Anniversary of Greensboro Sit-Ins Highlights Continued Fight for Civil and Human Rights

Media 02.1,10

Fifty years ago today, four students from all-black North Carolina Agricultural and Technical College in Greensboro, N.C., walked into a Woolworth five-and-dime with the intention of ordering lunch even though there was a strict whites-only policy at the lunch counter.

The tactic was simple; Black and White civil rights advocates sat at lunch counters and waited to be served. The stores refused to serve them, and the students were arrested and hauled off to jail, sometimes after being beaten and spat on by White mobs.  The tactic became known as a “sit-in,” and in the 1960s, tens of thousands of students across the South were doing it — protesting Jim Crow segregation laws that discriminated against African-American citizens.


The story of the Greensboro Sit-In is attracting renewed attention because a new museum, the International Civil Rights Center and Museum, opens today in the old Woolworth building, the site of this historic sit-in.

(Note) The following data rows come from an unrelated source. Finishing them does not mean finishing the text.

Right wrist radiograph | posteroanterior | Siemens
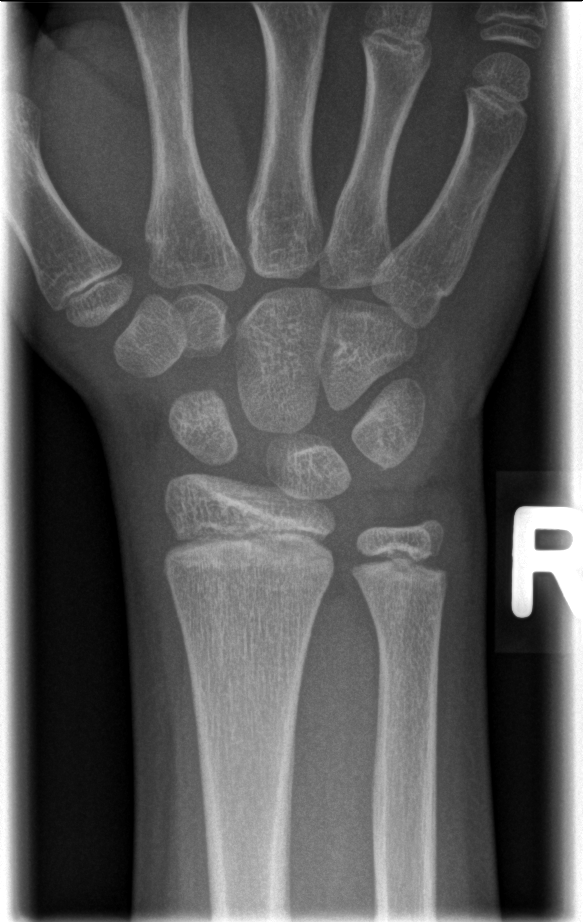

{"fracture": "none labeled"}
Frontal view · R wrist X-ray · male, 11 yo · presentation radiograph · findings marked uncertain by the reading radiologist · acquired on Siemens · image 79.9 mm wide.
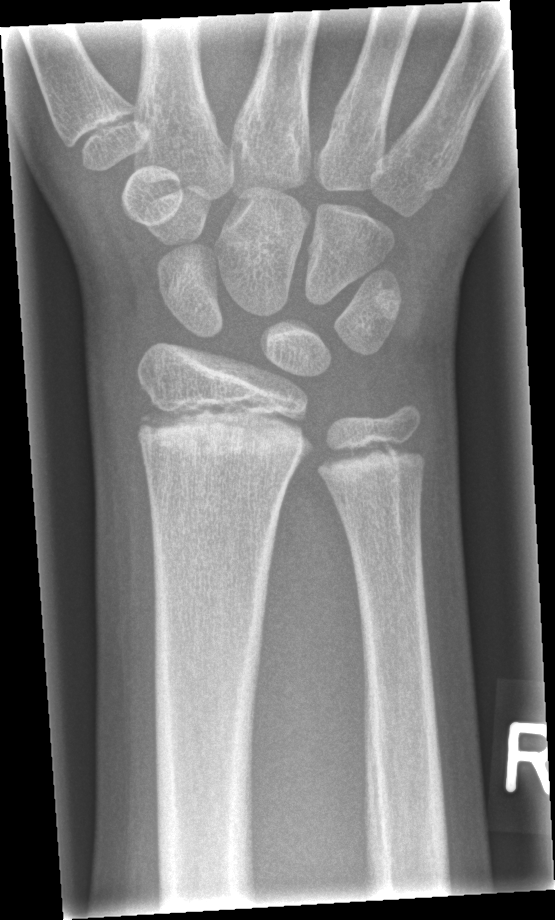 Bone fracture identified at 132,398,313,465. AO code 23-E/1.
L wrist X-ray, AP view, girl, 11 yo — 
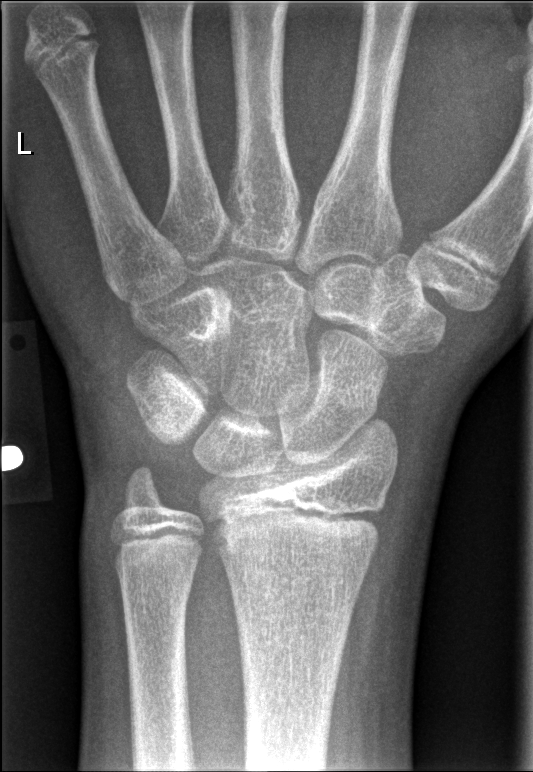 Findings: No fracture bounding box.
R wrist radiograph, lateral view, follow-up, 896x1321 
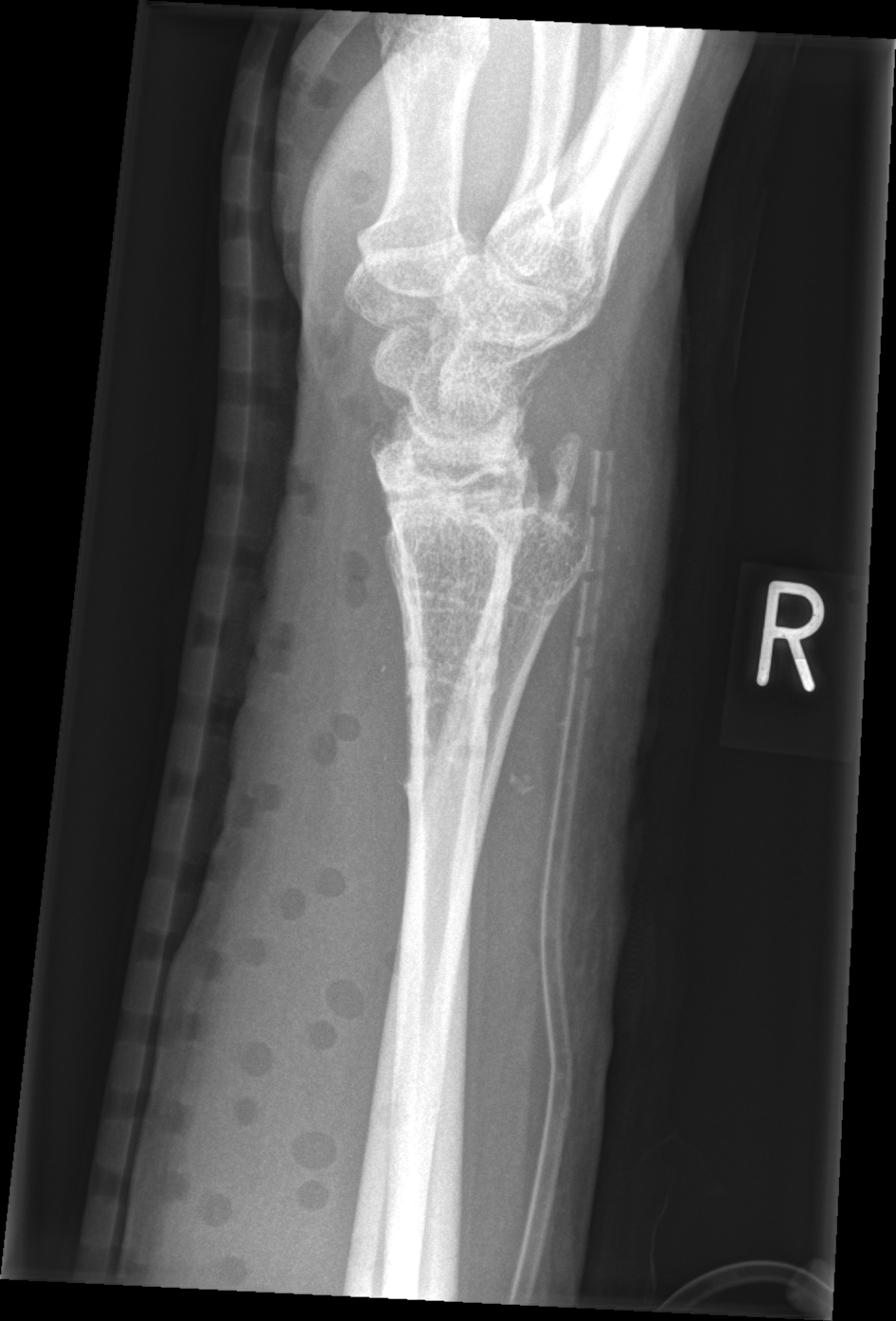

osteopenia = present
osseous anomaly = 366,422,600,815
bone fracture = none labeled
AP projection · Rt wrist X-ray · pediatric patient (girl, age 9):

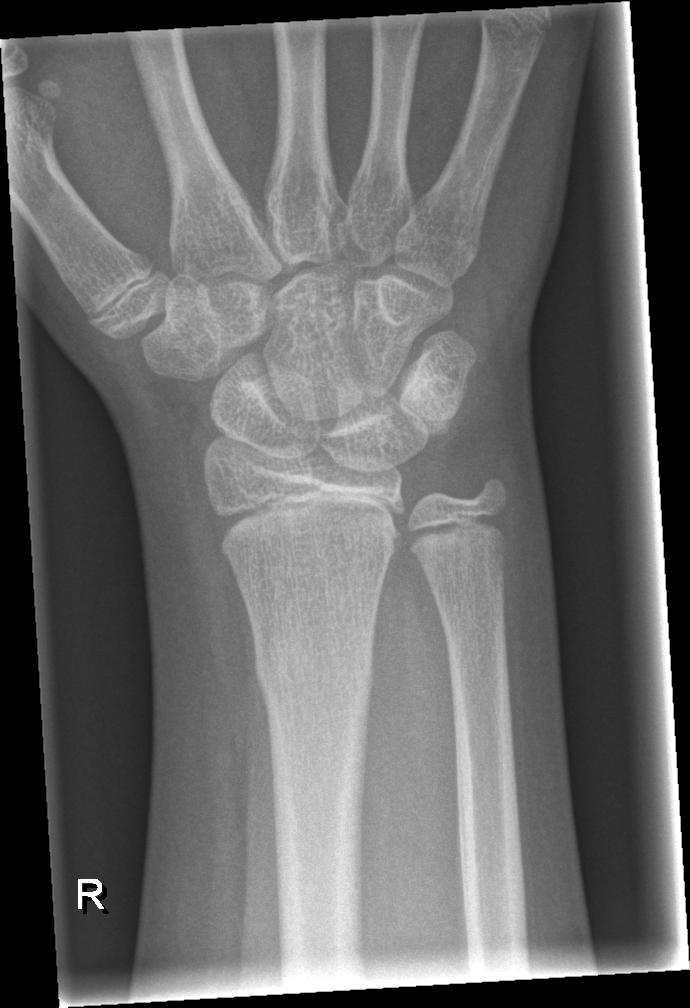

• Boxes as x1,y1,x2,y2 (top-left / bottom-right, pixel units).
• Fx identified at [248, 626, 380, 727].

The anniversary of the Greensboro sit-in, which coincides with the first day of Black History Month, gives the nation an opportunity to not only look back but to also look forward at the continuing struggle for civil and human rights in the United States.  The Leadership Conference recently sent a letter to Congress outlining critical civil and human rights concerns that must be addressed in 2010, including targeted job creation in hardest-hit communities, reforming the financial system to better protect consumers, and comprehensive immigration reform.